The British UCAS Has Flown–In Secret
Neither BAE Systems nor the UK Ministry of Defence is saying anything about the first flight of the Taranis UCAS demonstrator, seen here at its unveiling in 2010. (Photo: BAE Systems)

Flight trials of the BAE Systems Taranis UCAS technology demonstrator have started at the Woomera test range in South Australia. But neither the company nor its customer, the UK Ministry of Defence (MoD), has made any announcement. The news emerged from a policy document on military UAS that the MoD submitted to the defense committee of the UK parliament.

An MoD spokesman told AIN that no comment would be made until the initial flight trials had been completed. BAE Systems told AIN that "progress continues" but it could not comment further. The secrecy contrasts sharply with the pan-European Neuron UCAS program, which has similar demonstration goals. The seven main contractors have all been allowed to discuss their roles and technology solutions. The Neuron has also been shown in public—albeit with strictly limited access—at the Paris Air Show last June. It made a first flight on December 1 last year.

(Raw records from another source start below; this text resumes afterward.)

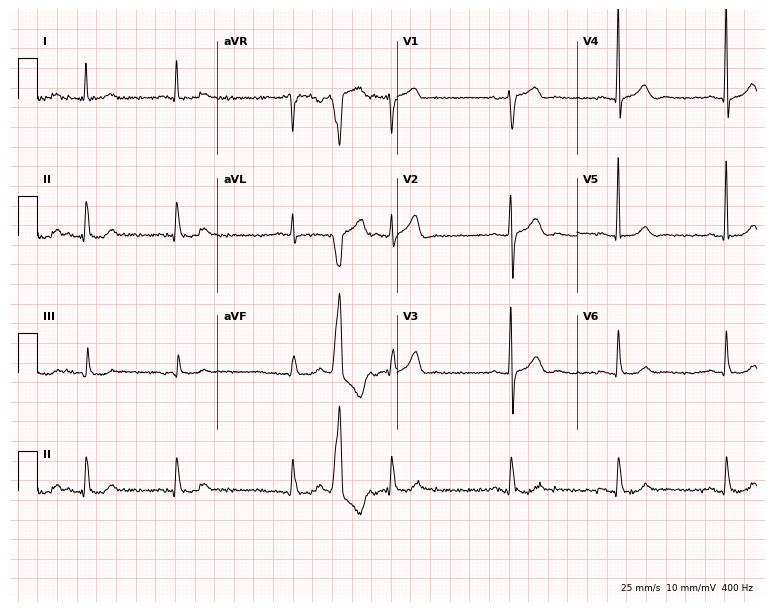
Electrocardiogram (7.3-second recording at 400 Hz), a 71-year-old male patient. Of the six screened findings (first-degree AV block, right bundle branch block, left bundle branch block, sinus bradycardia, atrial fibrillation, sinus tachycardia), none is recorded.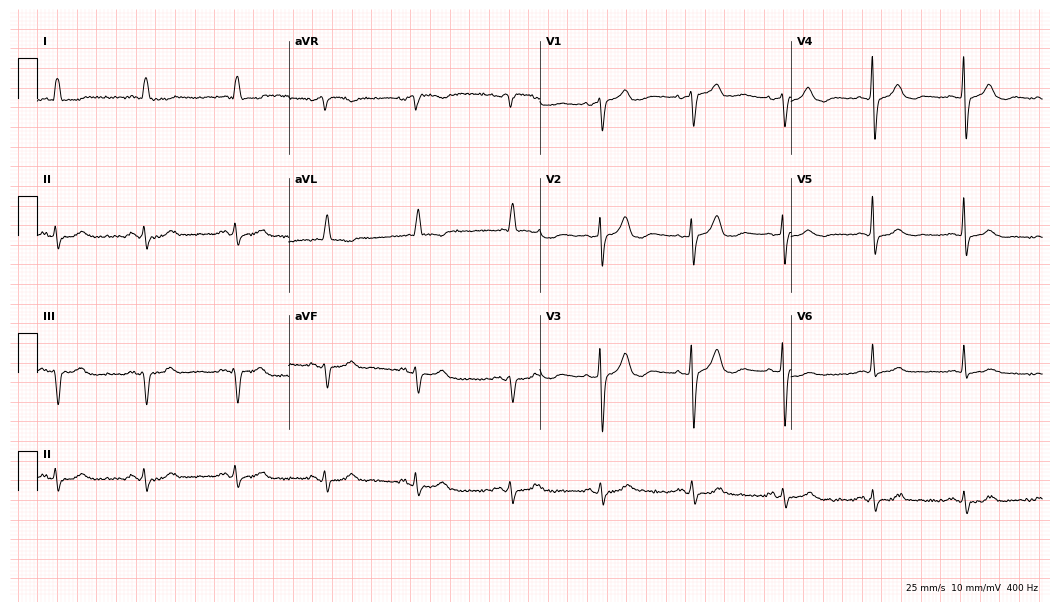
Standard 12-lead ECG recorded from a female patient, 84 years old. None of these six findings is recorded: first-degree AV block, right bundle branch block (RBBB), left bundle branch block (LBBB), sinus bradycardia, atrial fibrillation (AF), sinus tachycardia. Other findings, if any, are not listed.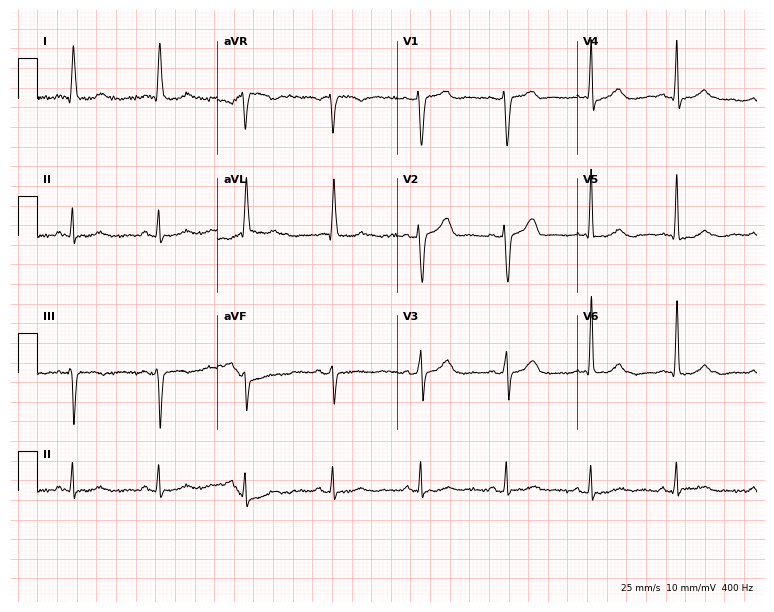
12-lead ECG (7.3-second recording at 400 Hz) from a male patient, 83 years old. Labelled as a normal ECG.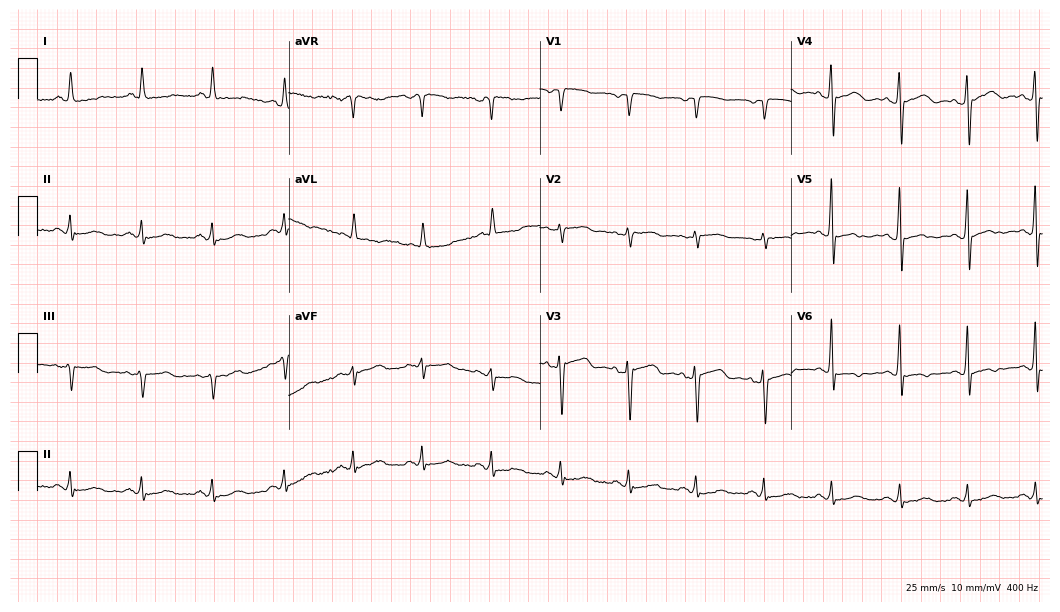
ECG — a 61-year-old woman. Screened for six findings — first-degree AV block, right bundle branch block, left bundle branch block, sinus bradycardia, atrial fibrillation, sinus tachycardia — none is recorded. Other findings, if any, are not listed.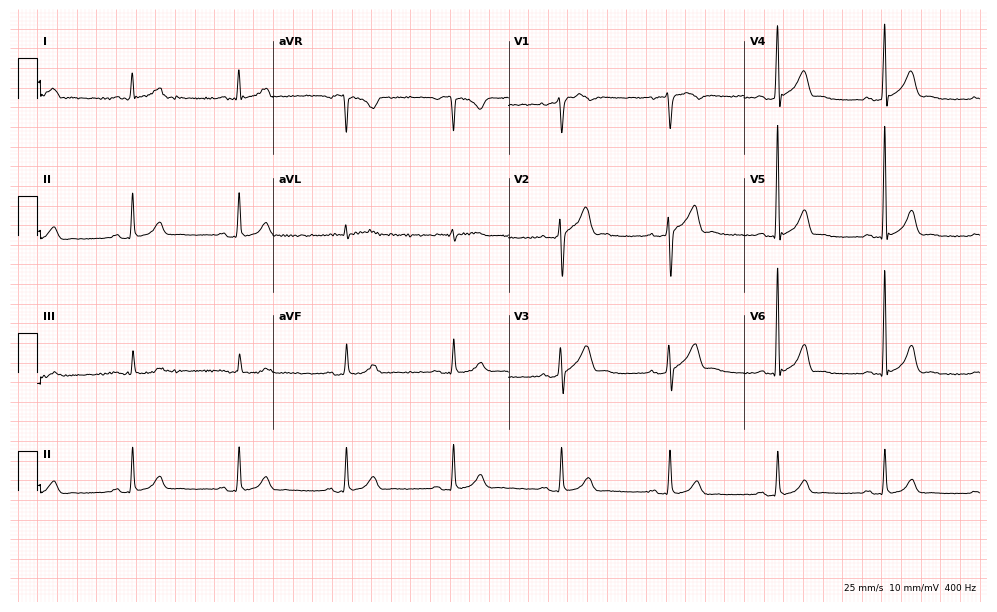
Electrocardiogram (9.6-second recording at 400 Hz), a 52-year-old male. Overall reading on record: normal ECG.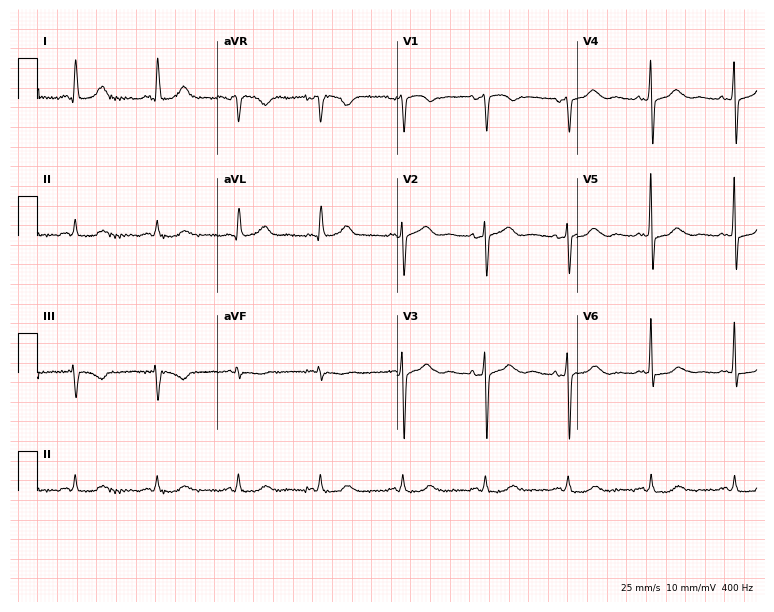
Resting 12-lead electrocardiogram (7.3-second recording at 400 Hz). Patient: a 75-year-old female. Read as a normal ECG.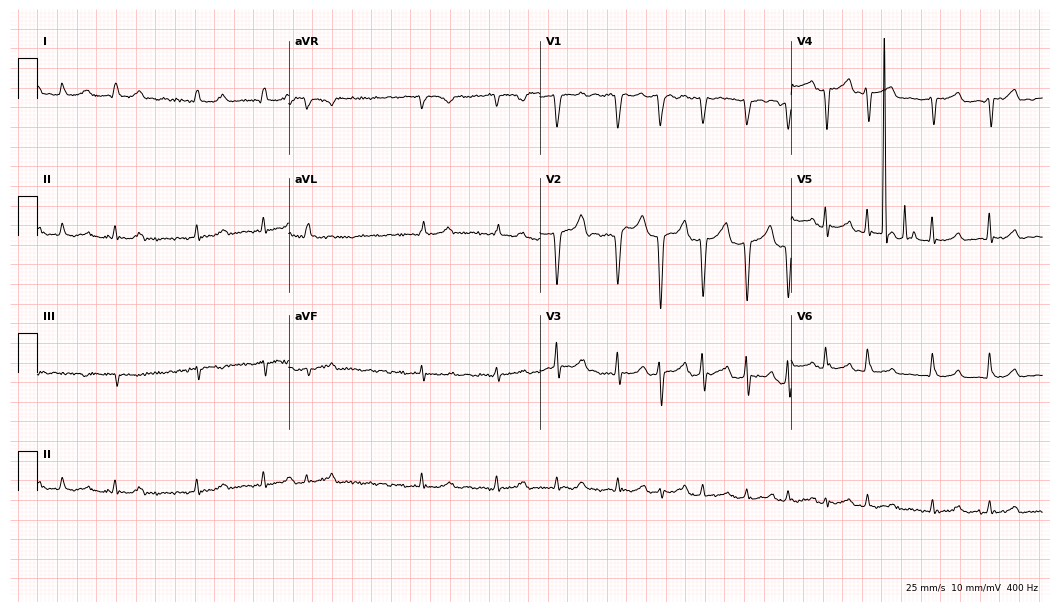
Resting 12-lead electrocardiogram (10.2-second recording at 400 Hz). Patient: a man, 67 years old. The tracing shows atrial fibrillation.

When BAE Systems began work on the stealthy UAV in 2007, it promised a first flight in 2010. But the Taranis demonstrator was not unveiled until the middle of that year, at which time takeoff was predicted for 2011. Last year, BAE Systems said it would fly in early 2013. No reasons for the delays have been given. BAE partnered with GE Aviation, QinetiQ and Rolls-Royce for the all-British program.

Although the MoD policy document was not very forthcoming on Taranis, it provides good insight into some of the key issues that surround the military operations of UAS. British military commanders are particularly sensitive to allegations that they are participating in “killer drone wars.” During October, the United Nations general assembly debated this issue after two of its special rapporteurs produced critical reports.

“The term unmanned can cause confusion or uncertainty over the actual level of human control and has led to safety, ethical and legal concerns being raised, particularly with regard to the employment of weapons,” the MoD document said. Such is the MoD’s concern that it takes issue with the currently approved NATO nomenclature of "unmanned aerial systems" (UAS). The MoD prefers "remotely piloted air(craft) System" (RPAS) because that term “better describes the level of human control.”

The document revealed that since 2007 the Royal Air Force has flown more than 50,000 hours over Afghanistan with its small fleet (currently five) of GA-ASI Reapers. The vast majority of these have been for surveillance, but the RAF Reapers have dropped or fired weapons 418 times. The document describes the only such occasion during which civilians are known to have been killed: an attack on two insurgent pick-up trucks in March 2011. UK targeting policy for UAS is exactly the same as for manned aircraft and “entirely compliant with International Humanitarian Law,” the MoD says. It notes that, in some respects, the remotely located Reaper crews have better access to targeting information and advice than their counterparts flying combat aircraft over the battlefield.

“It is difficult to imagine a future campaign where such (UAS) technology will not have a role to play,” the document predicts. But unlike the Reaper, the Taranis is an autonomous UAS insofar as it self-navigates and receives remote command inputs that are keyboard-, rather than joystick-, originated. Probably with this in mind, the MoD emphasizes that “current UK policy is that the operation of weapon systems will always be under human control. No planned offensive systems are to have the capability to prosecute targets without involving a human.”